What joint life insurance separation options do insurers currently offer?
In reading this article you will understand:
- Why separation options might be necessary for clients
- What options insurers offer for clients wishing to split a joint life insurance policy
- What restrictions or limitations insurers impose on separation options.
The debate around the suitability of two single plans versus a joint life policy has been one of recent focus, the consensus being that two singles will meet the need for “lifestyle” needs.
But when it comes to covering a mortgage or a similar debt then the commonly held view is that a joint life plan will be the most appropriate recommendation to avoid the possibility of the client’s being over insured at an additional cost. However, not every marriage or civil partnership will work out, ONS statistics from 2016 cite the average marriage ending in divorce was 12 years with a divorce rate of 42%, meaning separation options can’t be readily discounted.
For two single plans, the parties can simply part ways, taking their cover with them, but the situation is more complex where the parties hold a joint life plan, in this scenario they’ll need to split the plan. In this insight we look at which insurers offer separation options that’ll allow a joint life policy to be split, highlighting the differences between them.
Separation options are usually exercised in three situations:
- Where a couple divorces or their civil partnership is dissolved
- Where a mortgage is transferred to one name
- When one partner moves out of the shared home and into another house.
With the exception of AIG’s Instant Life Plan, Aviva’s Simple Life Plan and HSBC’s Life Protection Plan, all insurer’s life products include separation options. Instant Life and Simple Life are designed for simplicity and therefore don’t include a separation option, HSBC, although a traditional plan doesn’t include separation options.
Note – Although AIG have been absorbed by Aviva, clients with existing plans will be able to exercise the separation option under their existing T&Cs, so have been included in the tables below.
Are there age limits on separation options?
In the main there are no limitations on the maximum age for exercising a separation option, with exception of Legal & General and Vitality, as you’ll see in the table below. As there is no requirement for medical underwriting, the process will be straightforward.
Provider |
Maximum Age |
AIG Your Life Plan TA |
No Maximum Age |
Guardian Life Essentials |
No Maximum Age |
Guardian |
No Maximum Age |
HSBC |
Not Offered |
Legal & General |
69 |
Royal London |
No Maximum Age |
Scottish Widows |
No Maximum Age |
VitalityLife |
54 |
Zurich |
No Maximum Age |
Once a separation option has been agreed, a new policy will either be set up using the premium rates that applied when the original policy was taken out, or the rates at the time of the request.
Legal & General and Zurich will all write a new policy based on the rates at the time of the request. Other insurers – Guardian, Royal London, Scottish Widows and Vitality – will apply the rates from when the client’s original policy was set up.
Are there circumstances when separation options won’t be offered?
A client accepted on non-standard terms, won’t be able to exercise the separation option.
How long does the client have to exercise the separation option?

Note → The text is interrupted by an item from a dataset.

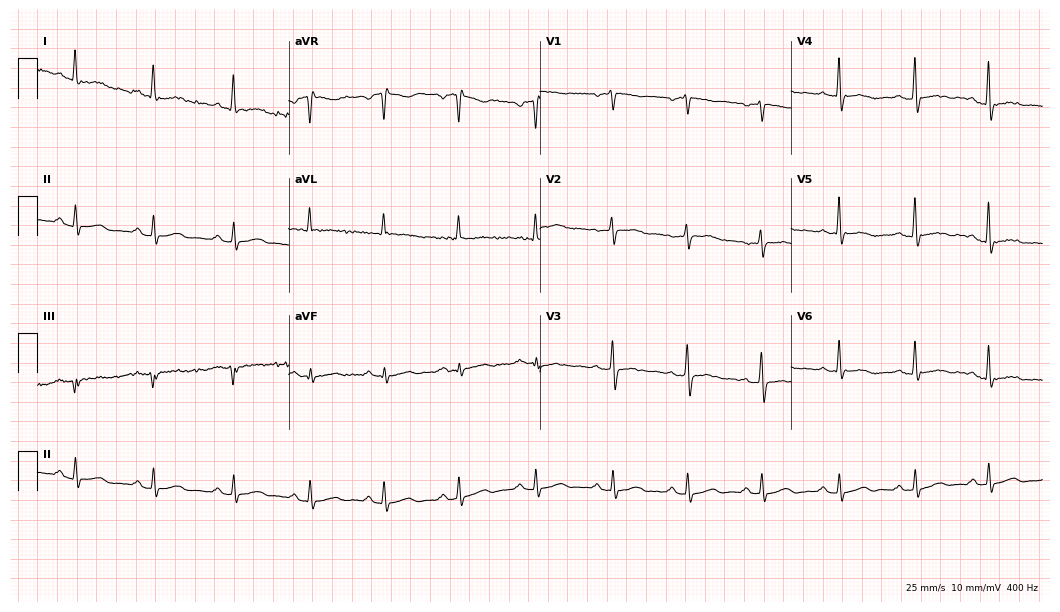
12-lead ECG from a female, 56 years old (10.2-second recording at 400 Hz). No first-degree AV block, right bundle branch block (RBBB), left bundle branch block (LBBB), sinus bradycardia, atrial fibrillation (AF) or sinus tachycardia recorded for this tracing. Other findings, if any, are not listed.

With the exception of Vitality, all insurers allow the client up to six months following their divorce or dissolution of civil partnership to exercise the continuation option. Aviva and Vitality offer a shorter period of up to three months following the divorce or dissolution of civil partnership.
Overall, Guardian, Royal London and Scottish Widows stand out, with a uniform approach to maximum age limits and circumstances for the separation they rightly lead the pack. Coupled with application of original premium rates at the point of separation and the inclusion of those with a rating on the original plan they are to be commended for delivering good consumer outcomes required by the Consumer Duty framework.
It’s worth noting that Guardian don’t offer a joint life option, rather a dual life where cover is kept separate from the outset but only requiring a single quote, application and direct debit. We have included them our insight as their approach significantly simplifies the separation conundrum.
Things to reflect on for CPD:
- How might each insurers approach to separation options influence your recommendations?
- Are there any factors you would consider before recommending a joint plan in the first place?